=== Task statement ===
Your answer must be every record below, written out exactly as it appears.

=== Source information ===
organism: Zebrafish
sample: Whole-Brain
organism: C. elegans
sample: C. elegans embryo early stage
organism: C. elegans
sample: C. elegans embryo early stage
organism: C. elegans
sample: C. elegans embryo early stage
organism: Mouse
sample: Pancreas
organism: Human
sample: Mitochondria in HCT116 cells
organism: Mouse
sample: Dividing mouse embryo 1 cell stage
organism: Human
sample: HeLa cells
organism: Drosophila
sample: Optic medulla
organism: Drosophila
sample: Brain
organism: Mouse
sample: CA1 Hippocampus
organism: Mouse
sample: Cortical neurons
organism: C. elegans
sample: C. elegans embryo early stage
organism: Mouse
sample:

=== Solution to the exercise ===
organism: Zebrafish
sample: Whole-Brain
organism: C. elegans
sample: C. elegans embryo early stage
organism: C. elegans
sample: C. elegans embryo early stage
organism: C. elegans
sample: C. elegans embryo early stage
organism: Mouse
sample: Pancreas
organism: Human
sample: Mitochondria in HCT116 cells
organism: Mouse
sample: Dividing mouse embryo 1 cell stage
organism: Human
sample: HeLa cells
organism: Drosophila
sample: Optic medulla
organism: Drosophila
sample: Brain
organism: Mouse
sample: CA1 Hippocampus
organism: Mouse
sample: Cortical neurons
organism: C. elegans
sample: C. elegans embryo early stage
organism: Mouse
sample:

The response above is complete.